So it doesn’t mean you shouldn’t do them. It just means you have to be pragmatic about what you should expect from them. So if there is a partnership you want, we oftentimes act as sort of a concierge into this wildly complex 15,000 person company which we sort of know how to navigate and from the outside it’s probably extremely hard to figure out who to get to if you want to talk about partnership around one particular product line. So we can definitely do that. But like I said, I think it's best oftentimes if it’s much more open-ended and it’s just, “Hey, we're in this space. We’d love to meet this VC that we both know. Thought we should get to know each other. Not looking for funding, not looking to sell but would love to grab coffee and just talk about what we’re doing.”
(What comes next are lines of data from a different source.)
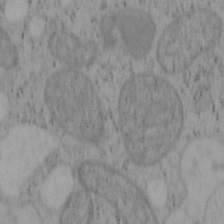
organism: Mouse
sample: OT-I killer T cells with ID8 ovarian cancer cells
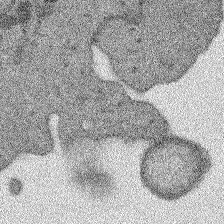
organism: Human
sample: HeLa cells
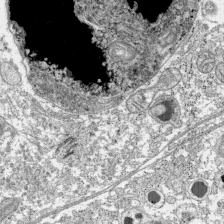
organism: C57BL Mouse
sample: Pancreatic islet
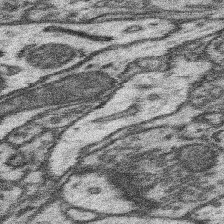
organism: Mouse
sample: Somatosensory cortex neuropil
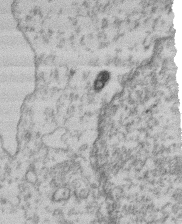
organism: Mouse
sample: T cell stromal cell synapse
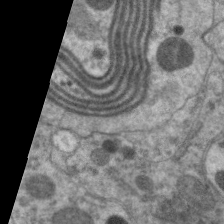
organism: C. elegans
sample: Pharynx
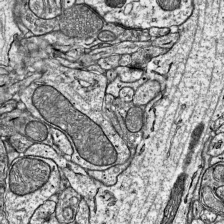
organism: Mouse
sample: Visual Cortex
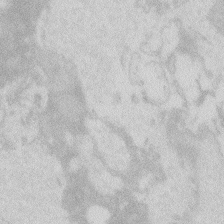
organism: Zebrafish
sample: Macrophage
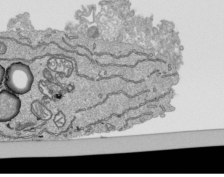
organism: Human
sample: Mitochondria in HCT116 cells
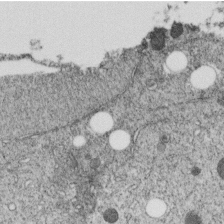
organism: C. elegans
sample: C. elegans embryo early stage
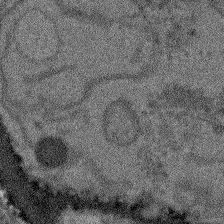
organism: Arabidopsis thaliana
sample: Root tip
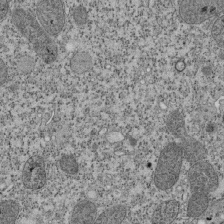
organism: Tetrahymena
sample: Cilia in tetrahymena
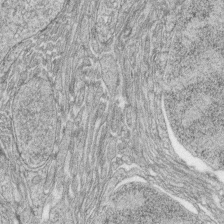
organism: Zebrafish
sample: synaptic ribbons in rod cells and cone cells
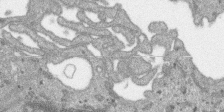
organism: Human
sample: Lung epithelial cells infected with SARS-CoV-2
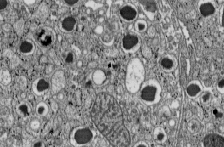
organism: C57BL Mouse
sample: Pancreatic islet
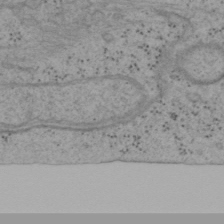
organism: Human
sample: HeLa cells
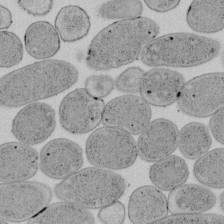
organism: E. coli
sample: Bacterial nucleoid
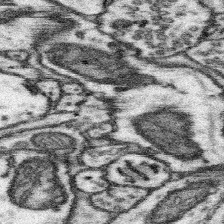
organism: Mouse
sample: Somatosensory cortex neuropil
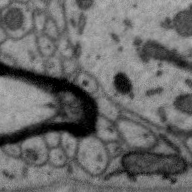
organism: Zebra finch
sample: Brain
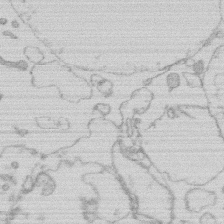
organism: Human
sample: Macrophage cells
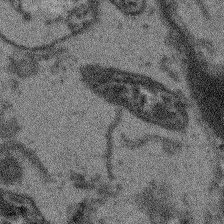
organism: Arabidopsis thaliana
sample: Root tip
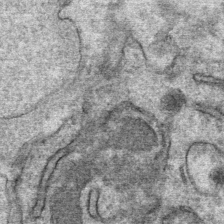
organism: Mouse
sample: Mouse Salivary gland
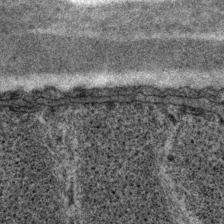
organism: P. pacificus
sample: Pharynx
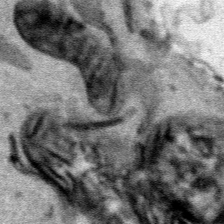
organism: Human
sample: Mitochondria in HCT116 cells
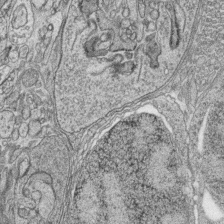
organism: Zebrafish
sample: synaptic ribbons in rod cells and cone cells
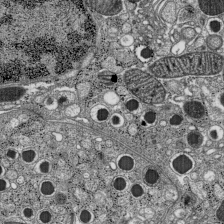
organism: C57BL Mouse
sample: Pancreatic islet
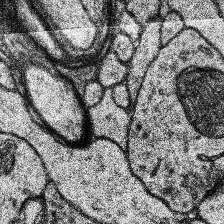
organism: Human
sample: Temporal Lobe
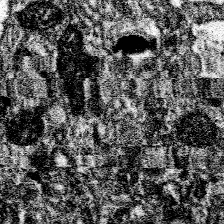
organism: Spongilla lacustris
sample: Neuroid cell
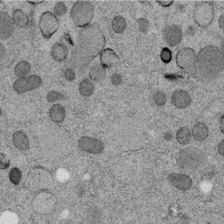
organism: C. elegans
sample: C. elegans embryo early stage
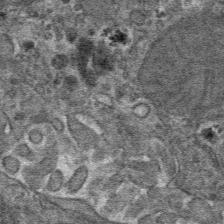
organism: Mouse
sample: Mouse hepatocytes
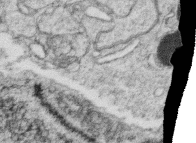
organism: C. elegans
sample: C. elegans oocyte; sperm cells
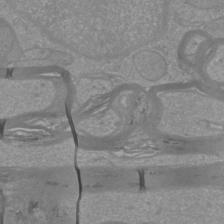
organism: Mouse
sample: Cortical neurons
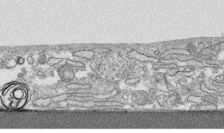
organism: Human
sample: CRL-1474
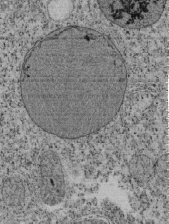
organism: Tetrahymena
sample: Cilia in tetrahymena
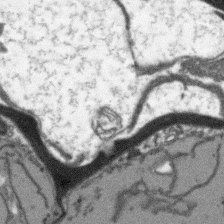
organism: Arabidopsis thaliana
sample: Root tip
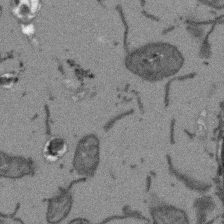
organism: Arabidopsis thaliana
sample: Root tip

David:              It’s amazing as we're talking about this and even as we are preparing for the episode like how much this mirrors the process of raising venture capital too, which to be honest, it's an education for me. I never really thought about but we coach our companies when they’re thinking about racing around all the time. You’re always racing. You’re not always closing, but you’re always racing because it takes time to build relationships and VC investors, as you point, the Suster blog post is great about needing to invest in lines, not dots. Occasionally there will be a dot that is so compelling you have to invest in or it would seem for you guys, you have to buy. But it takes time to build these relationships.

As you’re doing that, maybe talk a little bit about kind of the importance of culture and that relationship and the people fit? I know it’s something that’s really important to you and Adobe. How are you assessing that when you’re talking to entrepreneurs?

Taylor:             I’d say Adobe, it’s uniquely important to us and we’ve walked away from extremely large deals north of a billion dollar because we didn’t feel like the culture fit was there. Part of it just has to do with how we think about what we’re doing and what we think has made us an enduring business over 30 years in a really dynamic space. The company has morphed from post script and printing tools and things like that into desktop publishing and then creative tools and now into marketing.

David:              [INAUDIBLE] an acquisition a long time ago.

Taylor:             Yeah. Again, that’s somewhat unique and my understanding was it was a couple guys and a product. But yes, the nascent piece was there and then they built around it.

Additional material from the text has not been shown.